What is expected -
Return an exact copy of the lines from the one holding "Feliks Hajduk. Dwudziestolecie" to the end of the data, including both the starting and final lines. Leave the pictures out.

Extracted data -
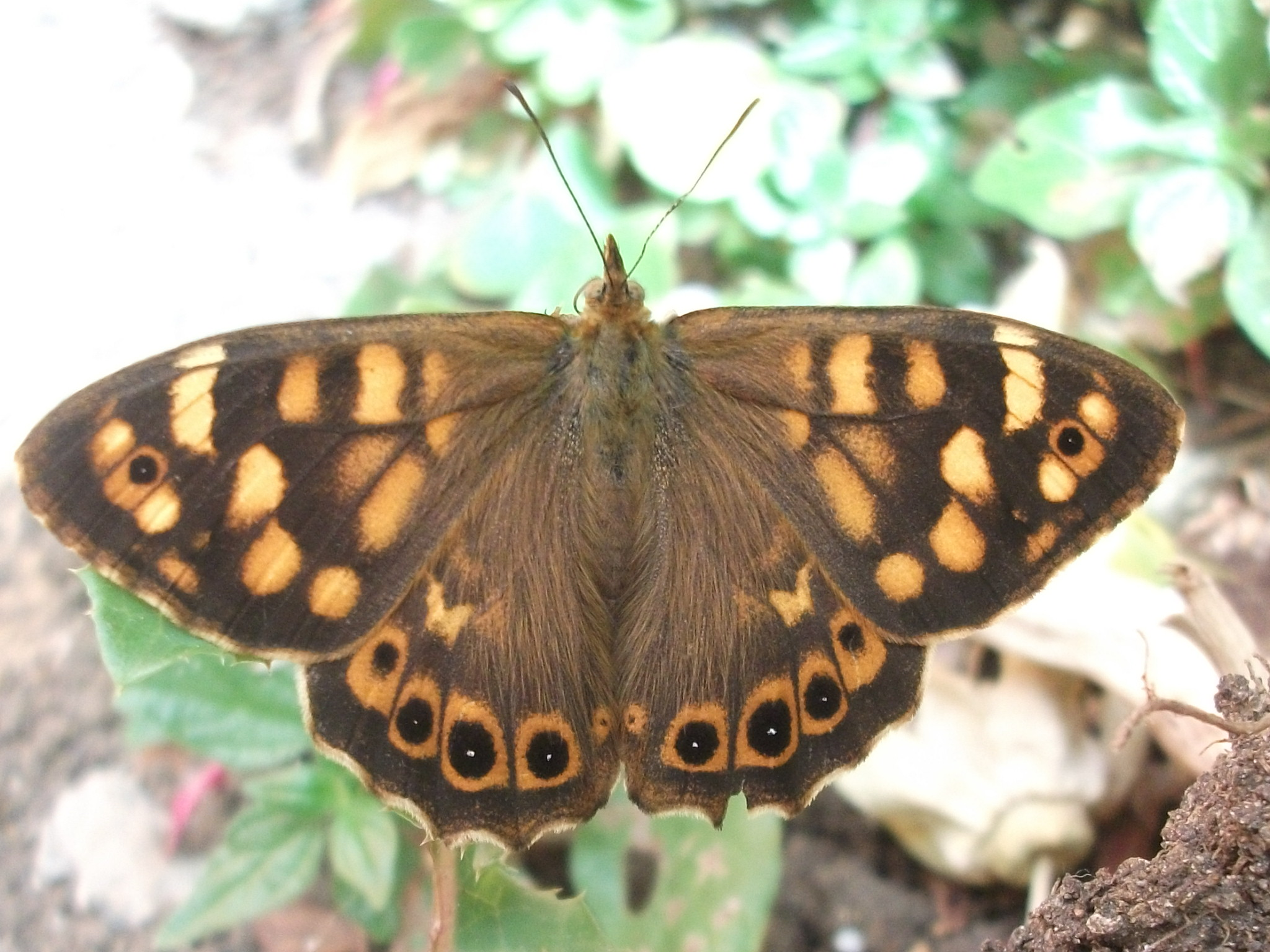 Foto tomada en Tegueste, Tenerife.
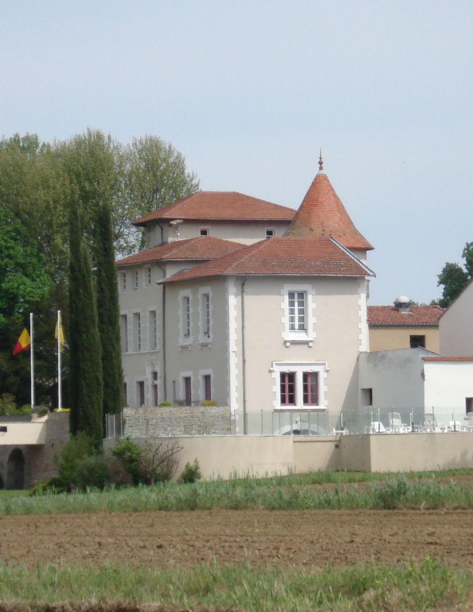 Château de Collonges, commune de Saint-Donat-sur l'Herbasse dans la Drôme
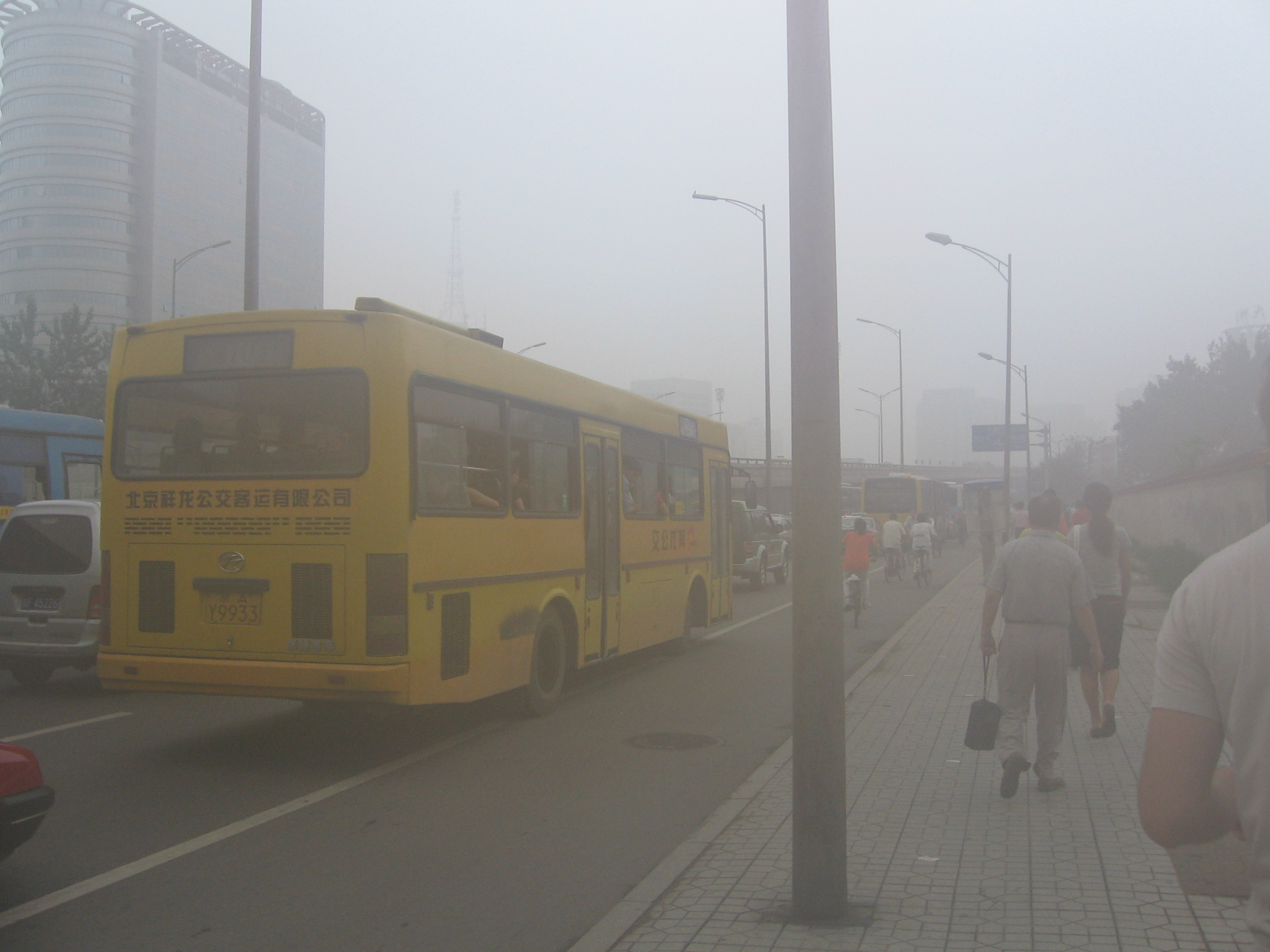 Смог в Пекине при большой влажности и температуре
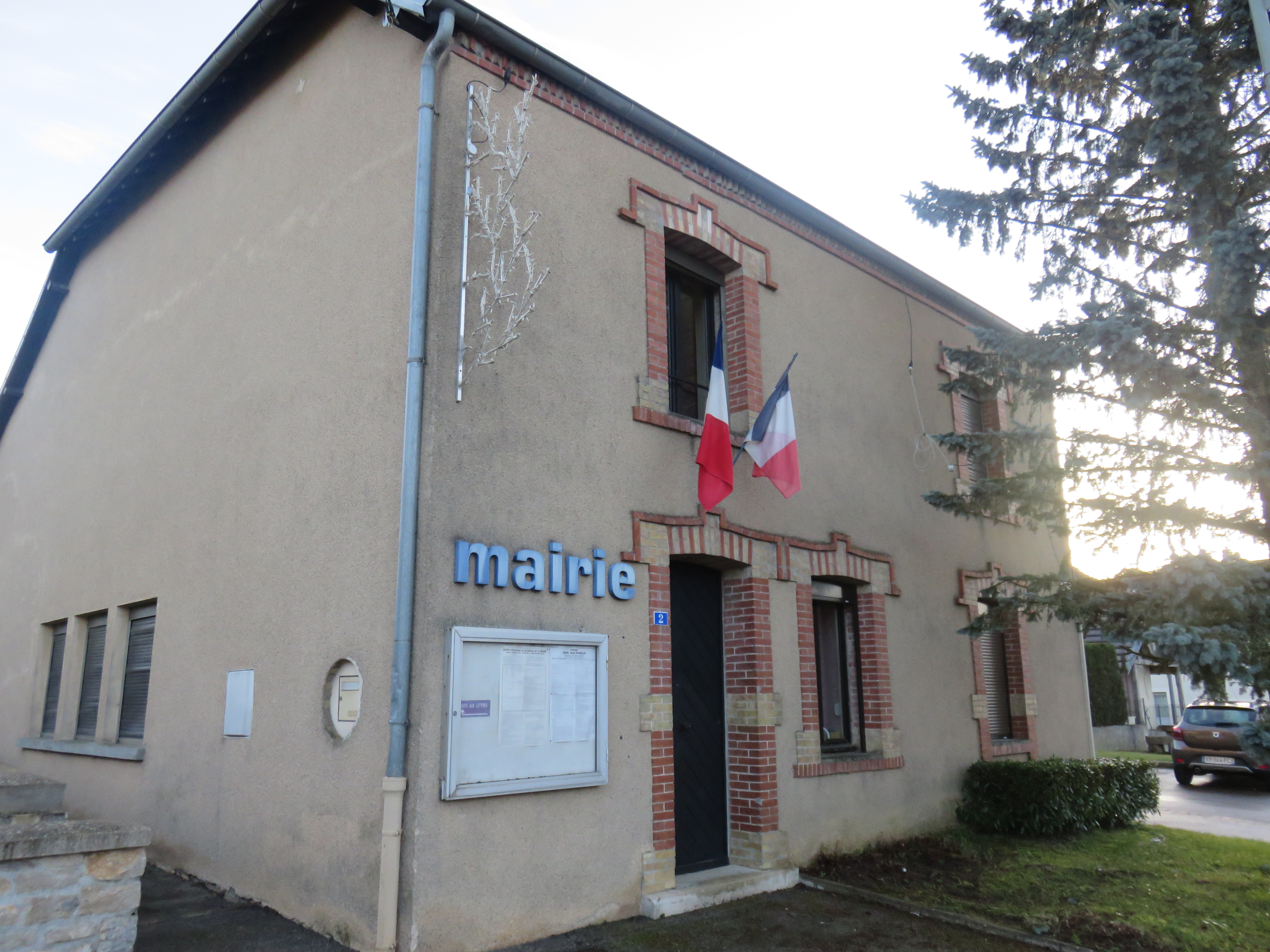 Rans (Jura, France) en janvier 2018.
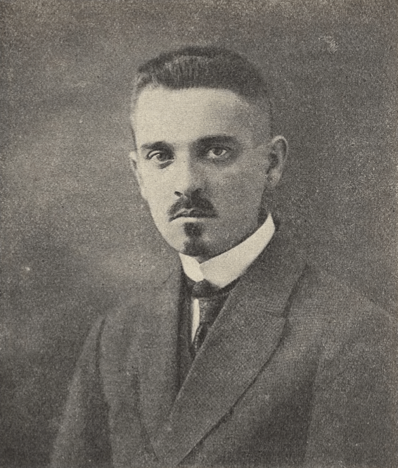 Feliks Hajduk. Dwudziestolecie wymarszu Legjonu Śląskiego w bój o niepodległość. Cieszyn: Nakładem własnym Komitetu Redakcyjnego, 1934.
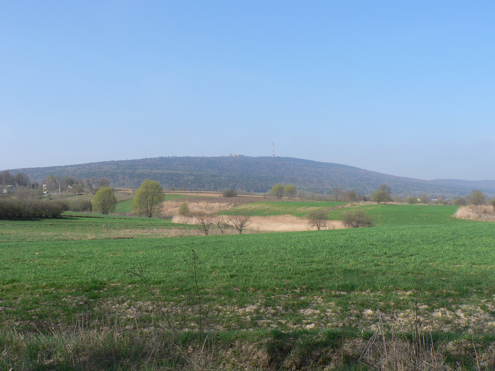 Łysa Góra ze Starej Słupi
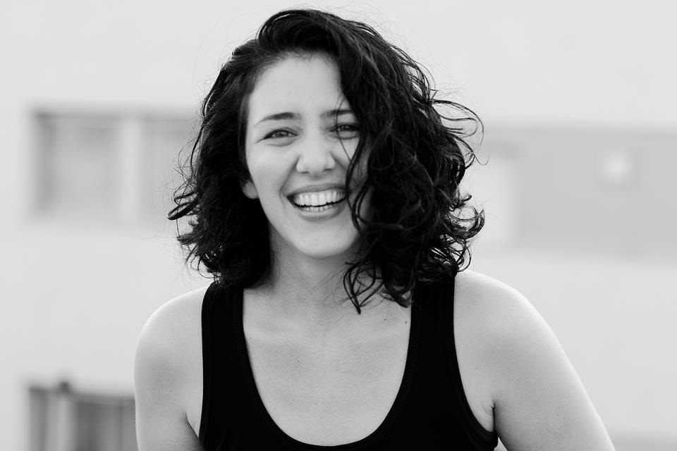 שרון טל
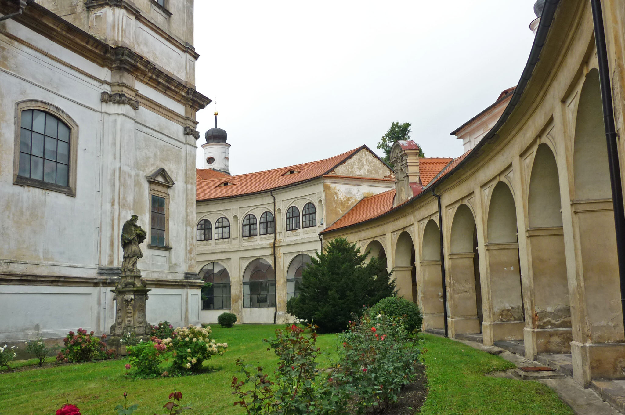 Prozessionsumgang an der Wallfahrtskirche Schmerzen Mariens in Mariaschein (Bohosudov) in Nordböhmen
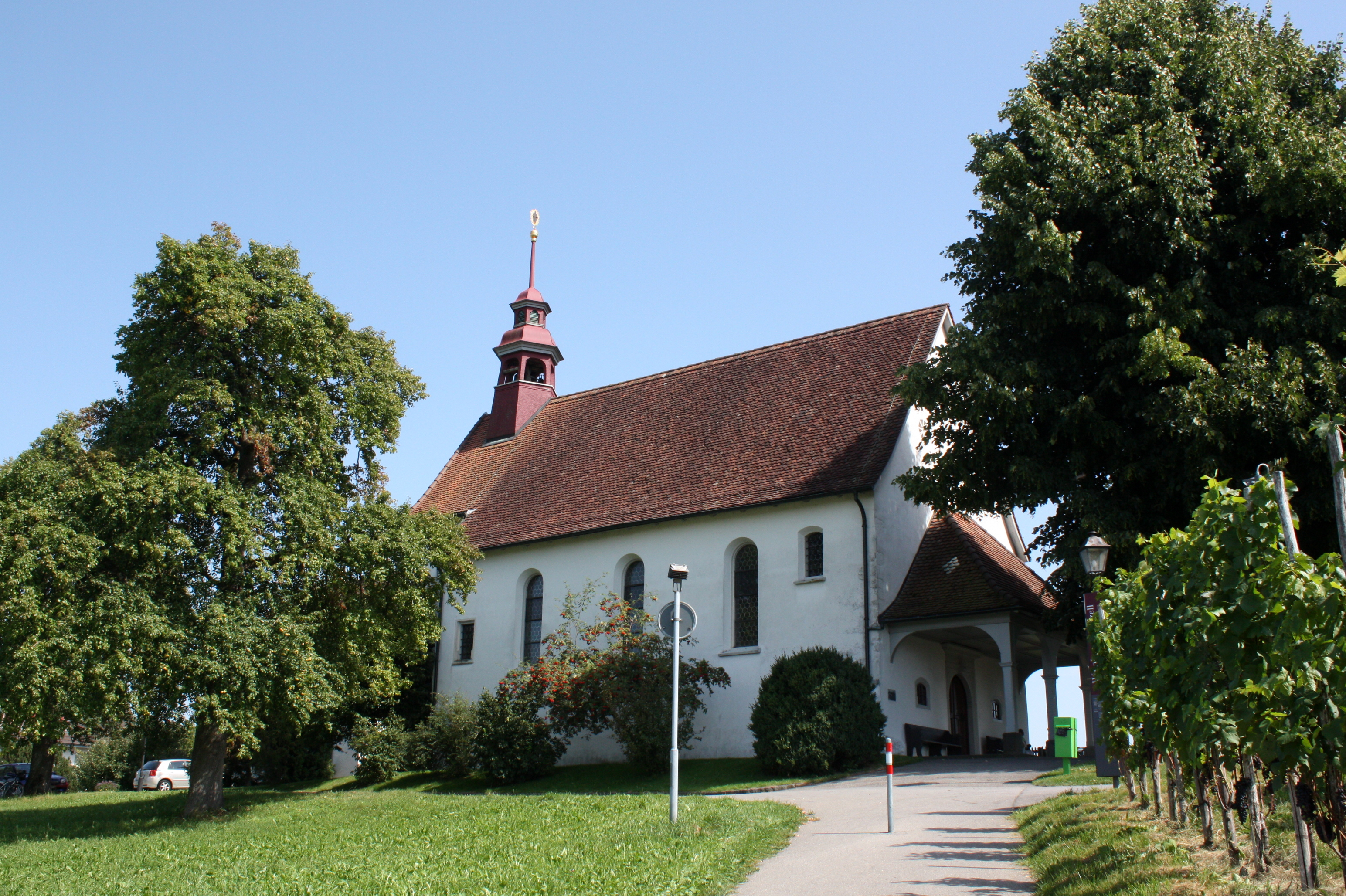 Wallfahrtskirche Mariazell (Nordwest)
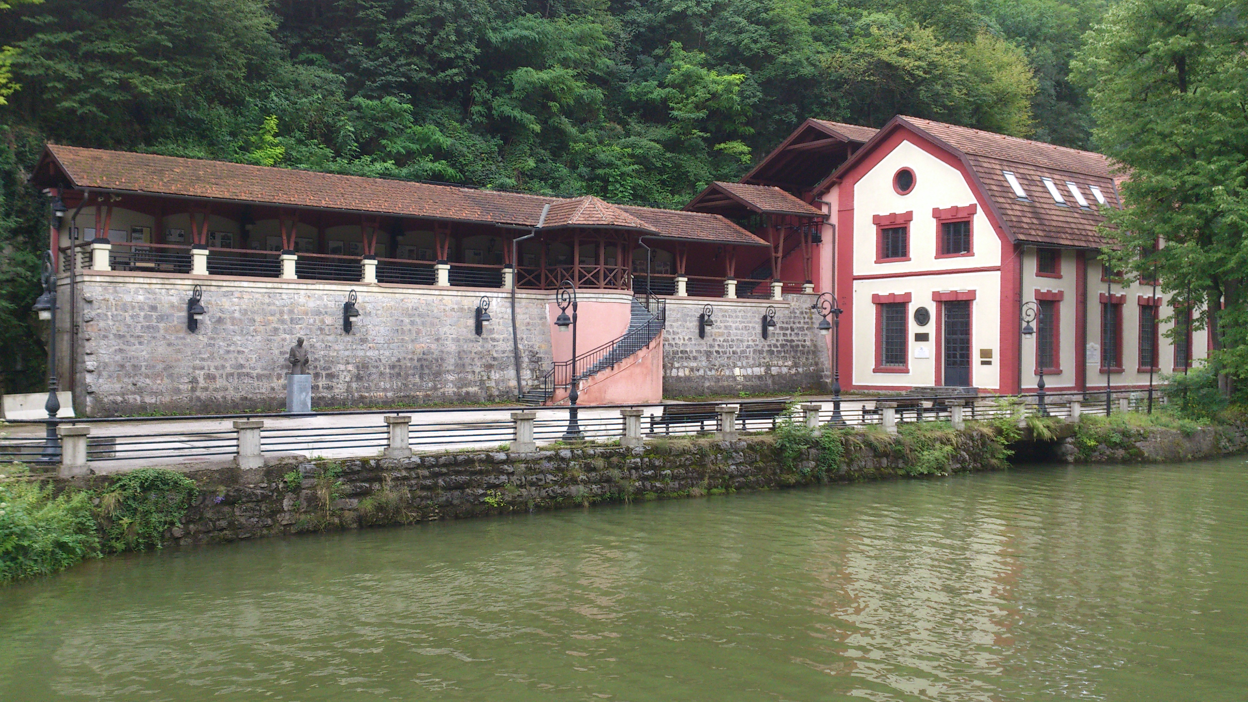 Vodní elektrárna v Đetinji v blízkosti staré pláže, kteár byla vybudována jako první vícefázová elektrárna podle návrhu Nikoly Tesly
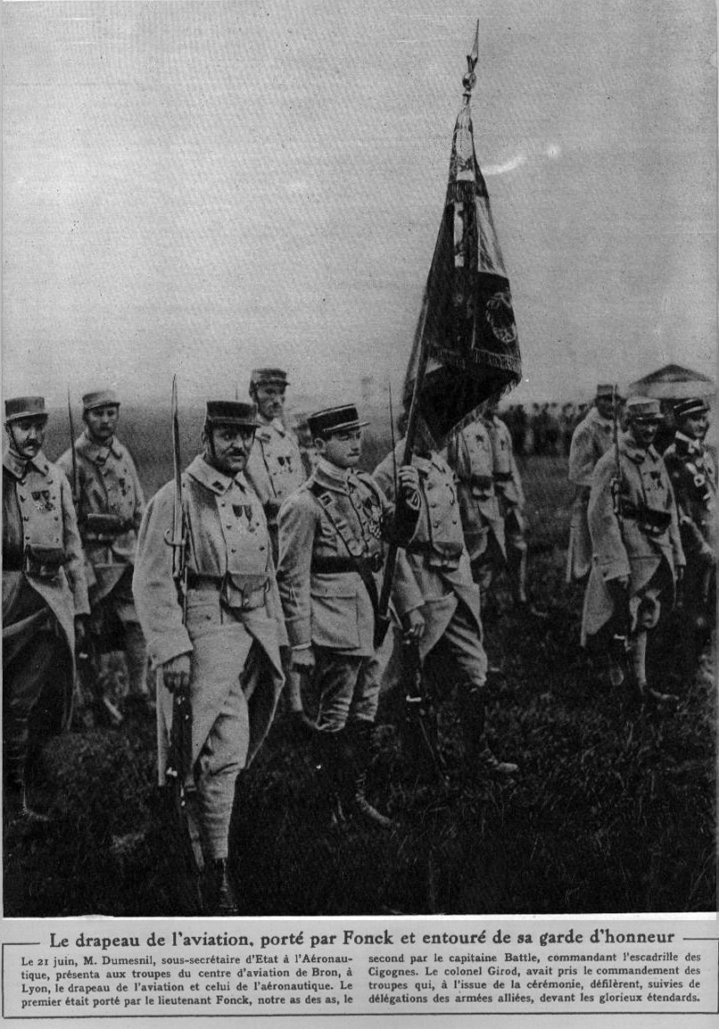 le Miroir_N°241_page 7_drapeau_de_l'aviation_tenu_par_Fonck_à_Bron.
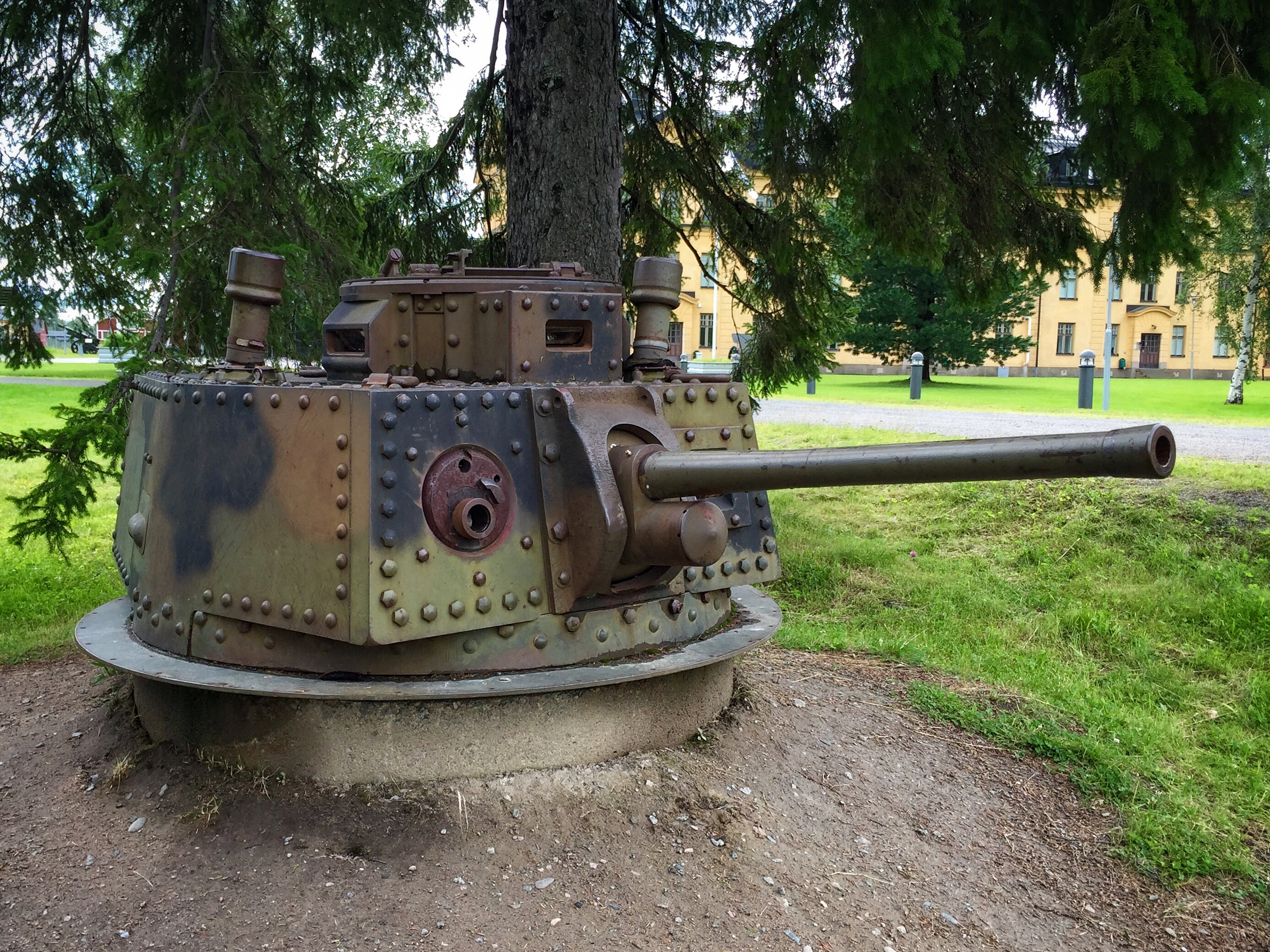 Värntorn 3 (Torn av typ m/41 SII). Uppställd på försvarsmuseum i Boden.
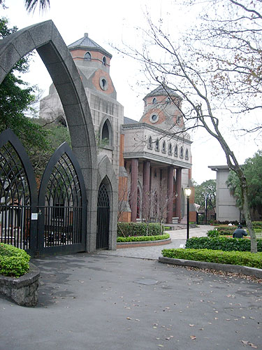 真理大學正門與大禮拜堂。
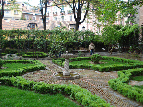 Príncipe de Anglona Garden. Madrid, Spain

Expected answer -
 Feliks Hajduk. Dwudziestolecie wymarszu Legjonu Śląskiego w bój o niepodległość. Cieszyn: Nakładem własnym Komitetu Redakcyjnego, 1934.
 Łysa Góra ze Starej Słupi
 שרון טל
 Prozessionsumgang an der Wallfahrtskirche Schmerzen Mariens in Mariaschein (Bohosudov) in Nordböhmen
 Wallfahrtskirche Mariazell (Nordwest)
 Vodní elektrárna v Đetinji v blízkosti staré pláže, kteár byla vybudována jako první vícefázová elektrárna podle návrhu Nikoly Tesly
 le Miroir_N°241_page 7_drapeau_de_l'aviation_tenu_par_Fonck_à_Bron.
 Värntorn 3 (Torn av typ m/41 SII). Uppställd på försvarsmuseum i Boden.
 真理大學正門與大禮拜堂。
 Príncipe de Anglona Garden. Madrid, Spain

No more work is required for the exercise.